The following provisions of St. 1952, e. 354, as amended, seem of special significance. The Authority is a separate entity (§3). It is to issue revenue bonds (§§ 5 [g], 8) “payable solely from the tolls and revenues pledged for their payment.” See § 5 (g). These bonds are not a debt of the Commonwealth and its credit is not pledged. See § 2. The Authority may fix and collect tolls (§§ 5 [h] and 10) which are to be used for the retirement of bonds. When the bonds have been paid, or their payment has been provided for, the Commonwealth is to receive the turnpike as part of the State highway system. See § 17. An appropriation of $500,000 from the State highway fund for preliminary expenses was to be repaid to the Commonwealth from bond proceeds. See § 18. By § 7, the cost of any reconstruction of a highway, and of any resulting damage, is made “a part of the cost of the turnpike.” See also the Charles River decision (346 Mass. 250, 253), where the 1952 statute, referring to the consent of the Commonwealth “to the use of all lands owned by it,” was construed as not embracing a power to take by eminent domain. We also find in § 7 no waiver of any claim to compensation.

Because St. 1962, e. 717 (fn. 2), was passed on July 23, 1962, nearly two months after the taking, we do not rely upon it. We thus need not determine whether, in the circumstances, the Legislature could retroactively require the payment of compensation for taking the locus.

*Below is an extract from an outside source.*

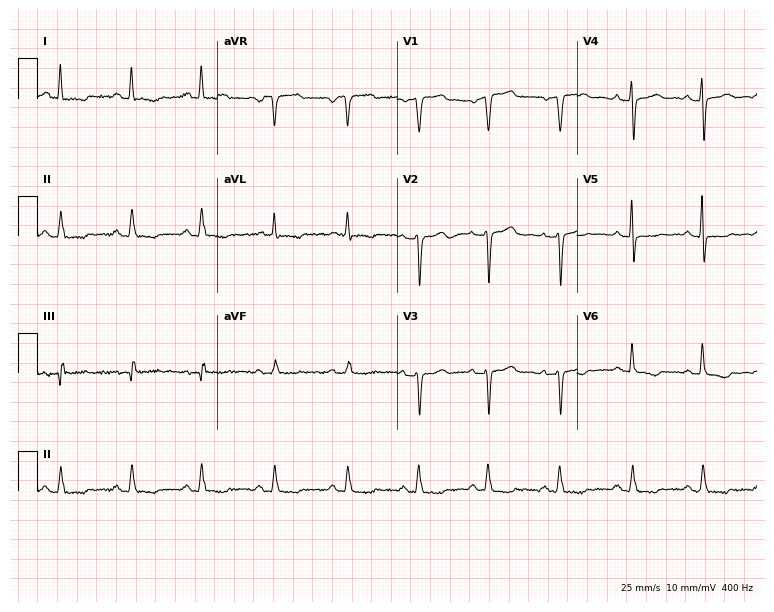
Electrocardiogram, a female, 57 years old. Of the six screened findings (first-degree AV block, right bundle branch block, left bundle branch block, sinus bradycardia, atrial fibrillation, sinus tachycardia), none is recorded. Other findings, if any, are not listed.

Nevertheless, c. 717 may be of some significance as showing the 1962 Legislature’s understanding that compensation was in fact required by the earlier statutory provisions.

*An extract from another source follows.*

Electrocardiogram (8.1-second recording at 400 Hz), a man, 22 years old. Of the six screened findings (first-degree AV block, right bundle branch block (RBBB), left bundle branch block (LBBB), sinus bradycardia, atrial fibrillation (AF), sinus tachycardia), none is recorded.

Statute 1955, c. 693, § 1, reads, in part, ‘ ‘ Notwithstanding any provisions of law, except the provisions of ” St. 1952, c. 354, as amended, “authorizing the taking by eminent domain ... of certain public lands for highway improvements without the payment of damages therefor, the state department of public works or such other . . . authority ... as may be Involved is hereby authorized and directed to pay to the . . . department ... or agency in possession of lands so taken ... an amount to be mutually agreed upon” (emphasis supplied). Statute 1957, c. 657, added to c. 693, § 1, two paragraphs, of which the first is here relevant, “In the event that the parties . . . are unable to . . . agree upon the amounts to be paid . . . the matter shall be referred to the real estate review board created by” St. 1954, e. 403, § 6, “which shall determine the amount to be paid, and said determination shall be final.” The legislative history of e. 693 is not informative on matters here in issue. See 1955 House Bill No. 3002. The original papers show that the italicized words in c. 693, § 1, were inserted upon recommendation of the House Committee on Ways and Means on July 28, 1955. See 1955 House Journal, p. 2014.